Бесполезно спорить с царем в соломенном венце. Ведь у него в руках
неоспоримый аргумент -- корона из соломы. Разве вы сами не видите?
И если вы не приветствуете его надлежащим образом, он просто
отворачивается и уходит прочь.
Но даже "царя" из сумасшедшего дома можно вылечить и вернуть ему
здравый ум -- такой же, как у других людей. Именно этого я и желаю
Германии. И этого же желают Германии Учителя, ибо Германия занимает в
анналах Учителей высокое место. Царь в соломенном венце поддается
ложной идее собственной царственности, но не теряет свою душу. Он
остается бессмертным сыном Божьим. Его дух столь же чист, как мой или
ваш. Он лишь впал во временное заблуждение, как правило, вызываемое
чересчур долгими размышлениями над кажущимися несправедливостями и
неуважением.
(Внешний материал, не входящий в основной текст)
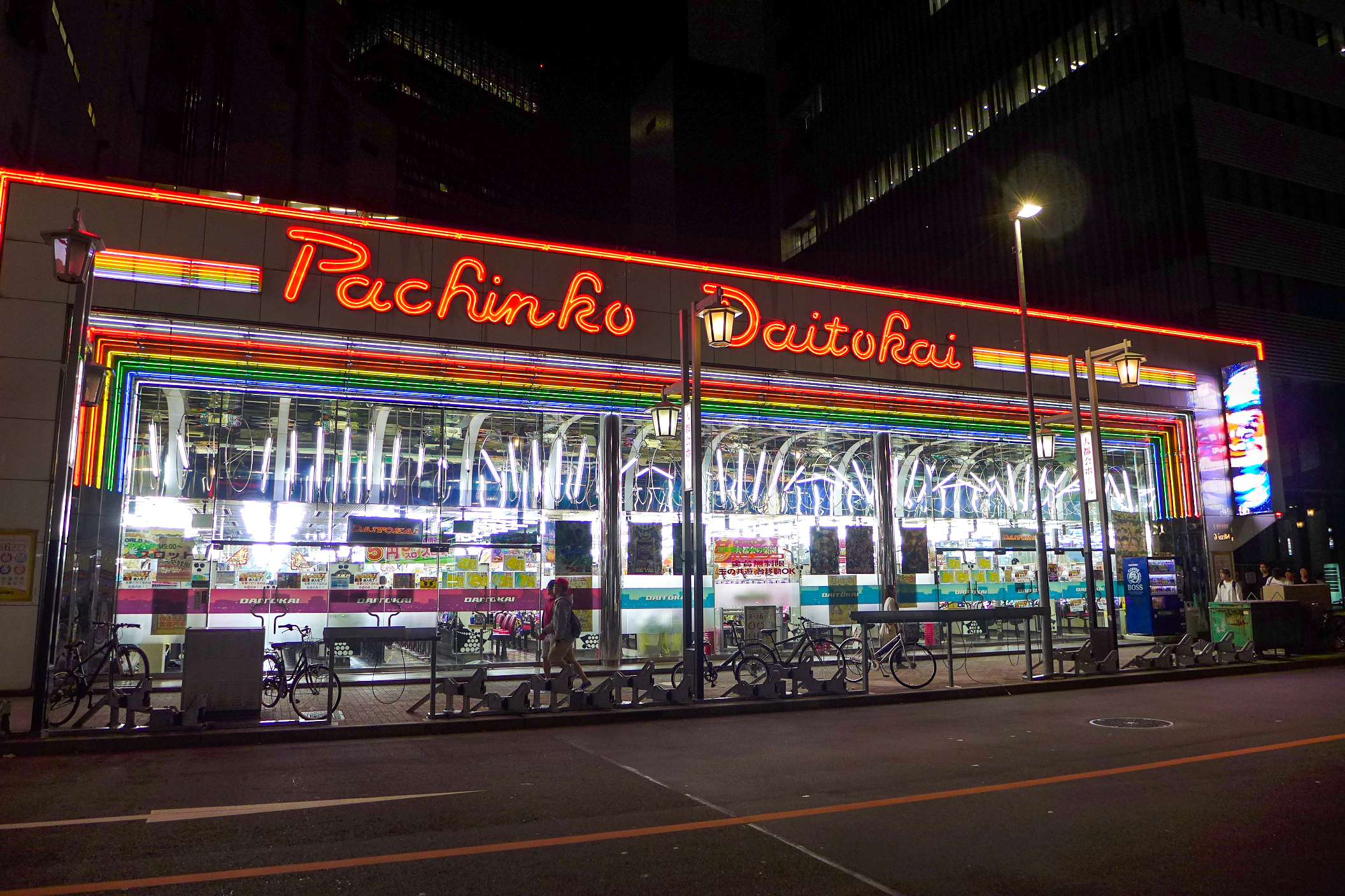 Pachinko Datiokai in Nagoya
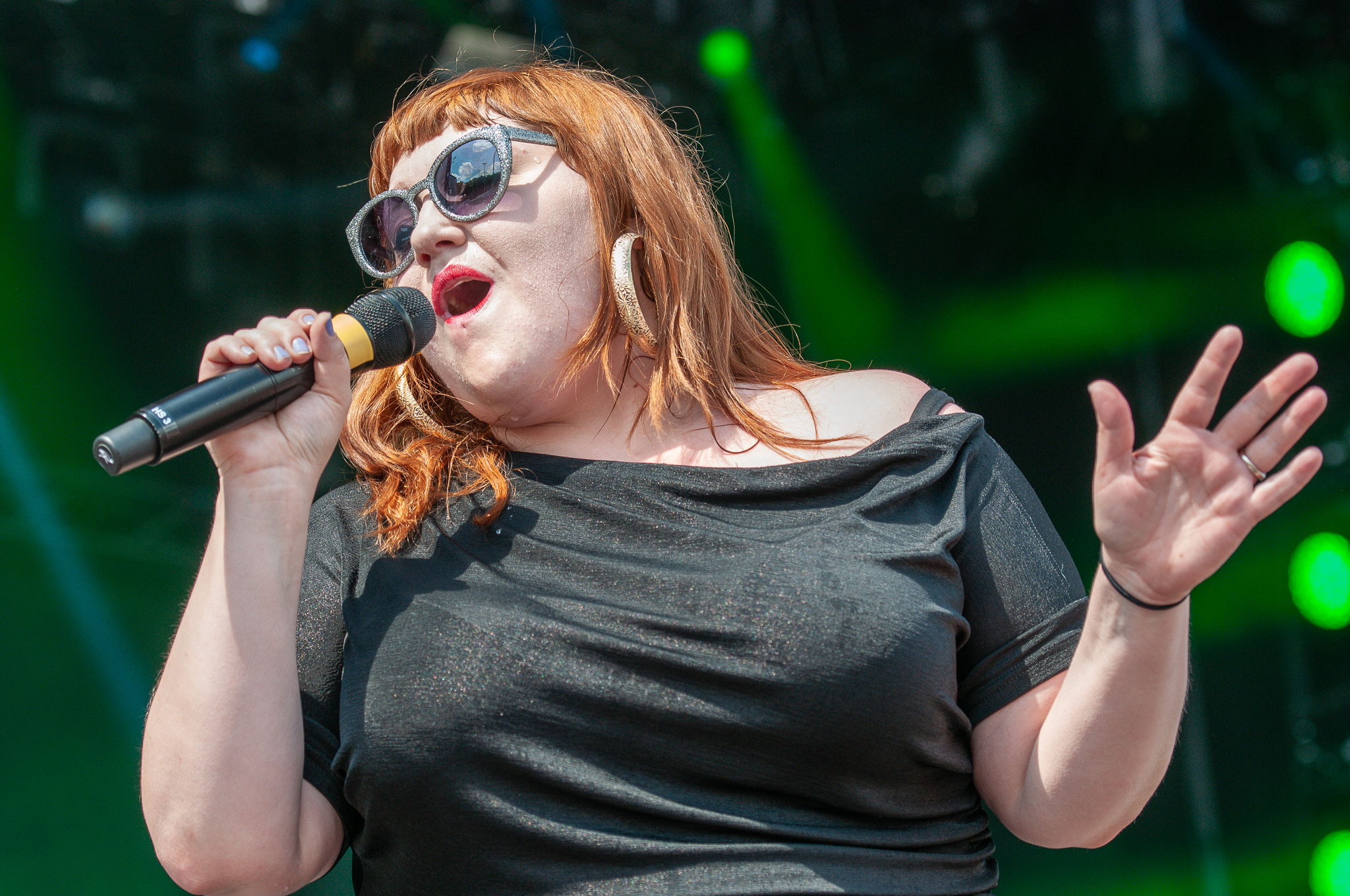 ARGO-Konzerte,Beth Ditto,Festival,Konzert,Livekonzert,Livemusik,Musik,RiP,Rock im Park 2018,Zeppelin Stage

Нечто похожее происходит и с Германией.
Когда идея собственного превосходства начала отравлять разум этих
благородных людей, они еще не были великой нацией. Они чувствовали,
что с ними обращаются несправедливо и не проявляют должного уважения.
И единственной отдушиной для их уязвленного эгоизма остался мир
разума, где убеждение играет огромную роль. Они отвернулись от мира и
начали сплетать себе соломенные венцы. Они были царями, и каждый, кто
не замечал этого, был недостоин чести стать их другом.
Но затем, когда их помешательство стало буйным, пришел великий доктор
-- Война и изолировал их в сравнительно тесном пространстве; но
маленькие люди, которых они сбили с ног своим первым ударом, всё ещё
лежат, распростершись, на земле и пока не могут прийти в себя.
Потомкам этих царей придется возместить ущерб. Закон для наций ещё
более строг, чем закон для отдельных людей.
Кто осмелится заявить, что у государства нет никакой морали? Может
ли государство быть духовно подчиненным человеку? Не более чем
Планетарный Дух подчинен государству. Существует космическая мораль,
и каждого, кто нарушает её -- будь то государство или человек -- рано
или поздно ждет расплата. Карма -- это Закон.
Письмо XXXIV
СИЛЬФИДА И ОТЕЦ
29 апреля 1915
Вчера, проходя вдоль линии фронта, где стоит, сдерживая своего
могущественного противника, великая французская армия, и повсеместно
отмечая дух отваги и решимости, сливавшийся как бы в сплошную
бесконечную линию живого света, я вдруг заметил в надземных сферах
знакомое лицо.
Я остановился, очень обрадованный этой встречей, и сильфида -- а
я встретил именно сильфиду -- также остановилась, приветствуя меня
улыбкой.
Помните, в своей предыдущей книге я рассказал вам историю сильфиды по
имени Мерилин -- знакомую человека, изучавшего магию и жившего на rue
Vaugirard в Париже?
Именно Мерилин я повстречал тогда над той светлой линией, указывающей
путнику в астральных сферах место, где солдаты la belle France
сражаются и умирают за тот же самый идеал, что вдохновлял когда-то
Jeanne a'Arc -- выдворить из Франции чужеземцев.
-- Где твой друг и учитель? -- спросил я сильфиду, и она указала мне
вниз на окоп, от защитников которого явственно исходили излучения
решимости победить.
Я здесь для того, чтобы не расставаться с ним, -- сказала она.
-- Здесь ты тоже можешь разговаривать с ним? -- спросил я.
-- Я всегда могу с ним говорить, -- ответила она, -- все это время я
была ему очень полезна -- и ему, и Франции.
-- Франции? -- переспросил я с возрастающим интересом.
-- О, да! Когда его командир хочет узнать, что затевается на этом
участке фронта, он часто спрашивает об этом моего друга, а мой друг
спрашивает меня.
"Действительно, -- подумал я, -- французы очень вдохновенный
народ, если уж офицеры их армий ищут наставлений в царстве
невидимого! Разве не было похожих видений у Jeanne?"
-- А как ты сама добываешь нужную информацию? -- спросил я, подойдя
поближе к Мерилин, которая на этот раз выглядела гораздо более
серьезной, чем несколько лет назад, когда мы встретились в Париже.
-- Да, что тут особенного, -- ответила она, -- просто спускаюсь туда
и смотрю по сторонам. Я знаю, на что следует обращать внимание, это
он меня научил, -- а когда я приношу ему новости, он сторицей
вознаграждает меня тем, что дарит мне ещё большую любовь.